**PROBLEM DETAILS:** Pictures stay out; please output the remaining data exactly.

**SUPPLIED MATERIAL:**
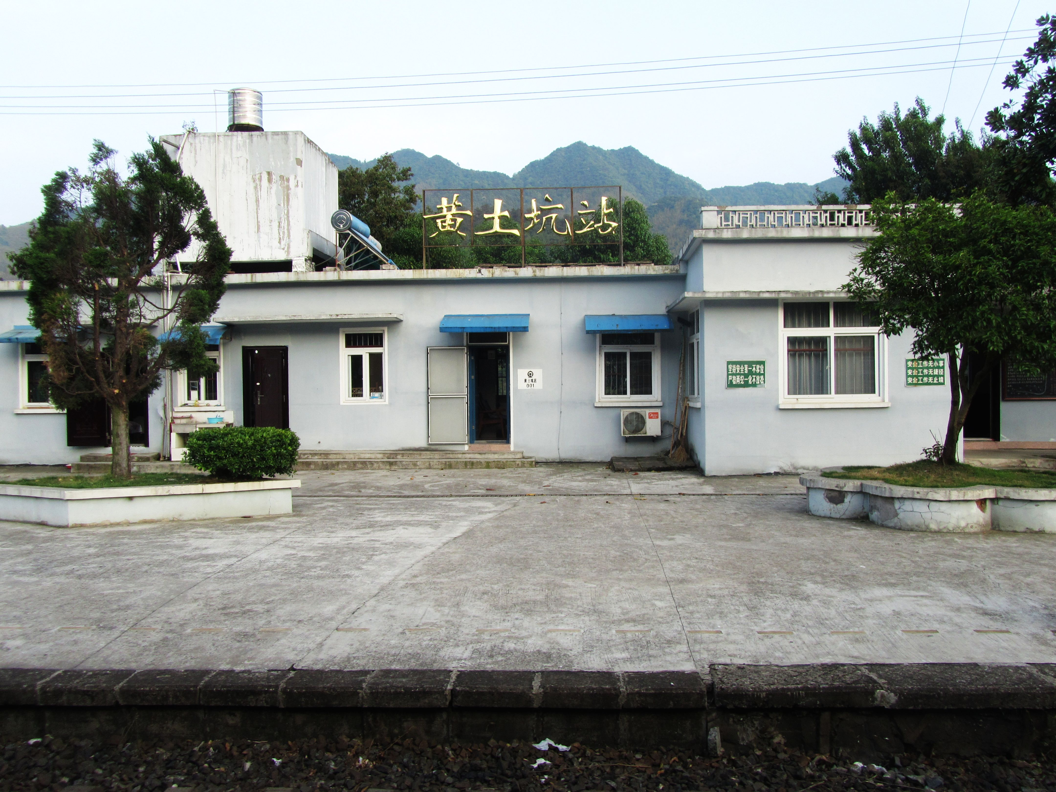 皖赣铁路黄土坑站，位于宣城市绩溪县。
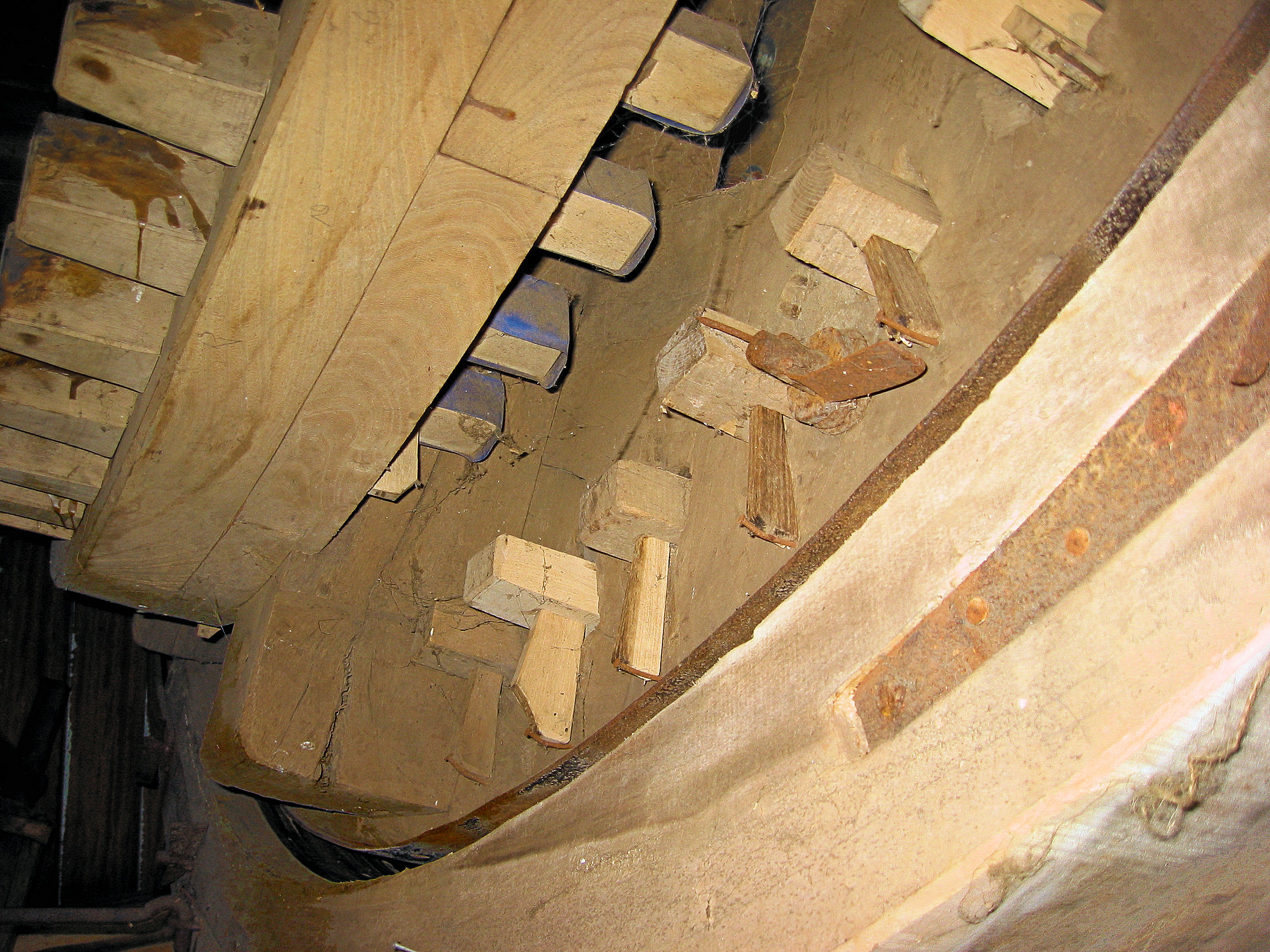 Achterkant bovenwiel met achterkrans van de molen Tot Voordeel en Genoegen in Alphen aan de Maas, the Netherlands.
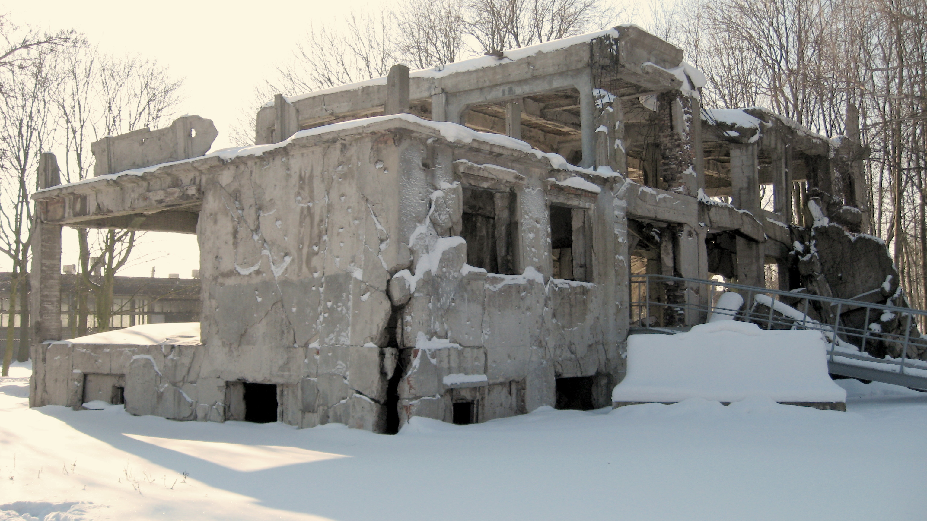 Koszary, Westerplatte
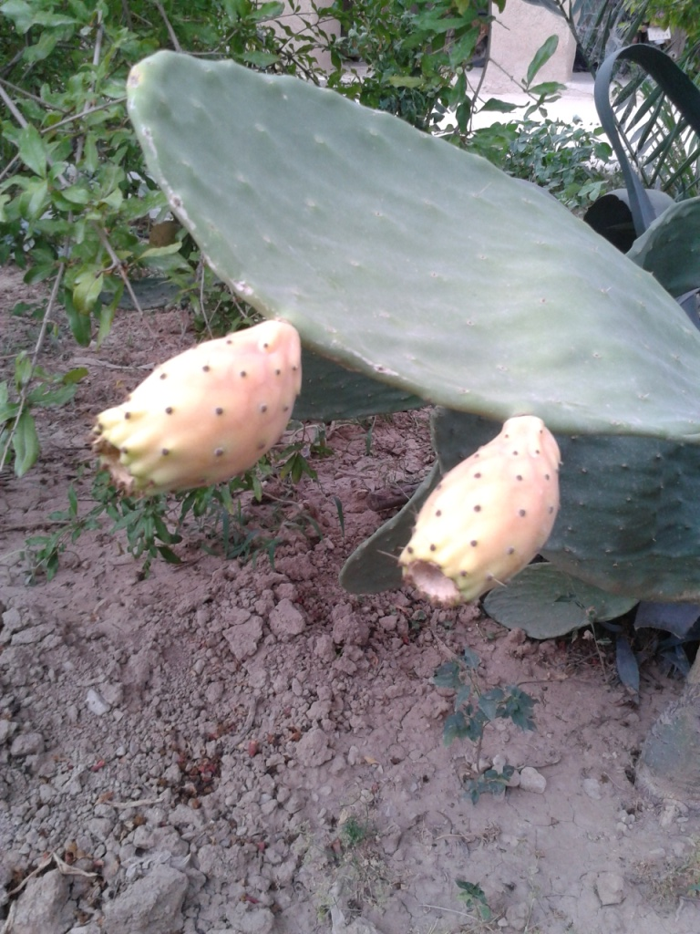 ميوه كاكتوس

**ANSWER BOX:**
 皖赣铁路黄土坑站，位于宣城市绩溪县。
 Achterkant bovenwiel met achterkrans van de molen Tot Voordeel en Genoegen in Alphen aan de Maas, the Netherlands.
 Koszary, Westerplatte
 ميوه كاكتوس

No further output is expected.